Foreign Affairs magazine reported February 1:

Mexico’s president is spoiling for a fight, and Washington must not wait for risks to become inevitabilities that could imperil containment of the pandemic and recovery from the disruption it has wrought.

[President Andrés ] López Obrador does not fear Biden the way he feared Trump. And so a politically calculated discourse of national sovereignty and anti-Americanism is again more useful than costly. With it, López Obrador can rally his base in advance of the midterm elections in July 2021, when 15 governorships and control of Congress will be at stake. He can make Biden a foil and a distraction from Mexico’s deep economic recession and the ravages of COVID-19.

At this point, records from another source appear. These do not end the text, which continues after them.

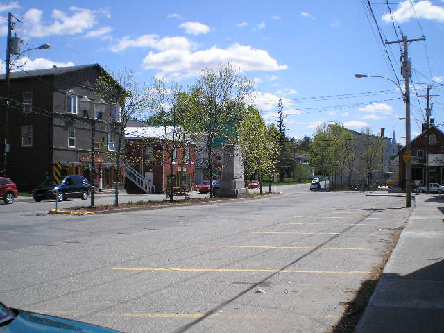 Le Carré de Danville
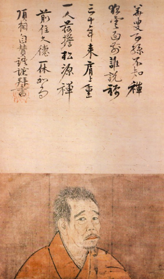 Portrait du moine Ikkyû par Shoto Bokusai, peintre japonais du XVe siècle. Cette œuvre à l'encre et couleurs légères sur papier, fait 26,3x43,6 centimètres. Elle est conservée au Musée national de Tokyo.
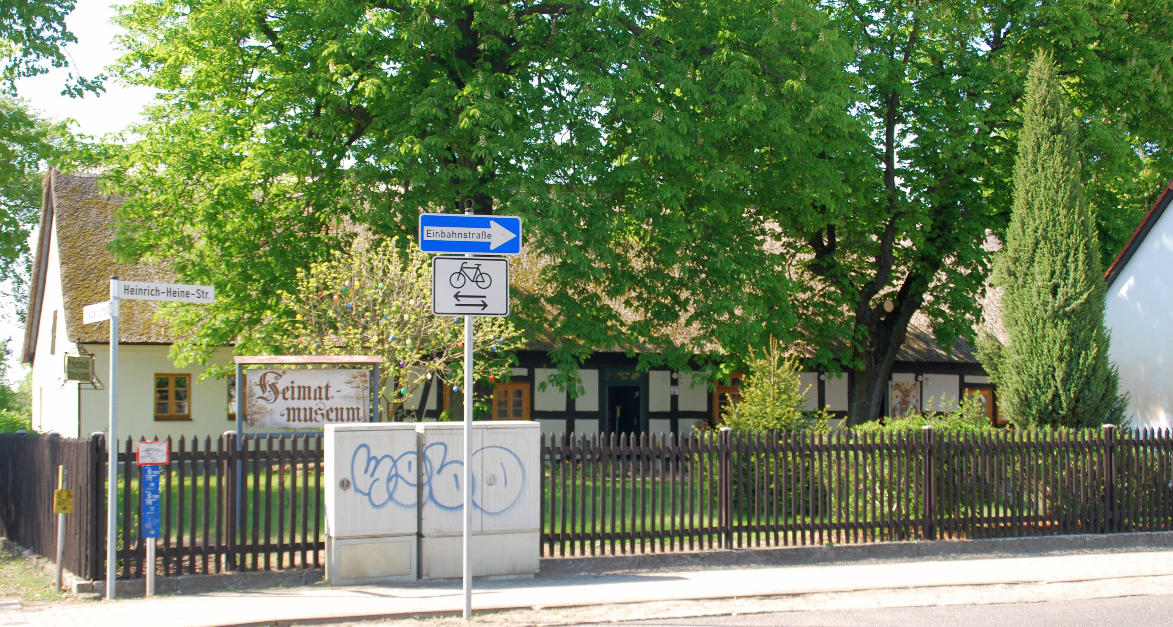 Kolonistenhaus (heute Heimatmuseum). Das Haus stammt aus dem Jahr 1760 und hat ein Reetdach.

The U.S. border agencies do not appear to be detaining any of the mothers, teenagers, and children or prosecuting them for illegal migration. Instead, they are being released to join their illegal-alien spouses and fathers throughout the United States. This reunification will reduce pressure on illegal migrants to leave the United States. Many of the teenagers are expected to take jobs in the growing child-labor market.

The return of catch and release is driven by Biden’s campaign promises, which denounced the policy of filing criminal charges against migrants who brought children as they broke U.S. border laws. The criminal charges required the temporary operation of people from their children, who were kept in child shelters while the adults were held in jails. On February 2, Biden signed an Executive Order that creates the new “Family Unification” directive:

Section 1. Policy. It is the policy of my Administration to respect and value the integrity of families seeking to enter the United States. … My Administration will protect family unity and ensure that children entering the United States are not separated from their families, except in the most extreme circumstances where a separation is clearly necessary for the safety and well-being of the child or is required by law.

Pro-migration groups along the border welcome the renewed migration: Team Brownsville, a group that helps migrants move north, reported on its Facebook page.

There’s nothing that escapes people’s notice in the {Mexican migrant] camp in this time of connectivity, and they already know that CBP is releasing some families at our Brownsville bus station. We don’t know the specifics of why there is an increase in people leaving CBP custody to travel to their sponsors, but we have received about 50 people a day at our bus station for the past several days.

Some of the migrants are so poor they will need further aid when they arrive at their target cities and towns, the Brownsville group reported:

Volunteers will eventually be needed countrywide to receive these families, orient them, and help them adjust to their new homes. Too often, we’ve gotten desperate calls from families who have arrived at their sponsor’s home only to realize that there is no room, not enough money to feed everyone, and no resources to help.

The economic migration into Americans’ jobs is expected to grow rapidly as coyotes escort more fee-paying migrants through the emerging “family unification” policy loophole in U.S. border laws.

Roughly half of the 3.5 million migrants who arrived between 2014 and 2020 are still in the United States, according to a December report by the Department of Homeland Security.

For years, a wide variety of pollsters have shown deep and broad opposition to labor migration — or the hiring of temporary contract workers into the jobs sought by young U.S. graduates.

The multiracial, cross-sex, non-racist, class-based, priority-driven, and solidarity-themed opposition to labor migration coexists with generally favorable personal feelings toward legal immigrants and immigration in theory.

The deep public opposition is built on the widespread recognition that migration moves money from employees to employers, from families to investors, from young to old, from children to their parents, from homebuyers to real estate investors, and from the central states to the coastal states.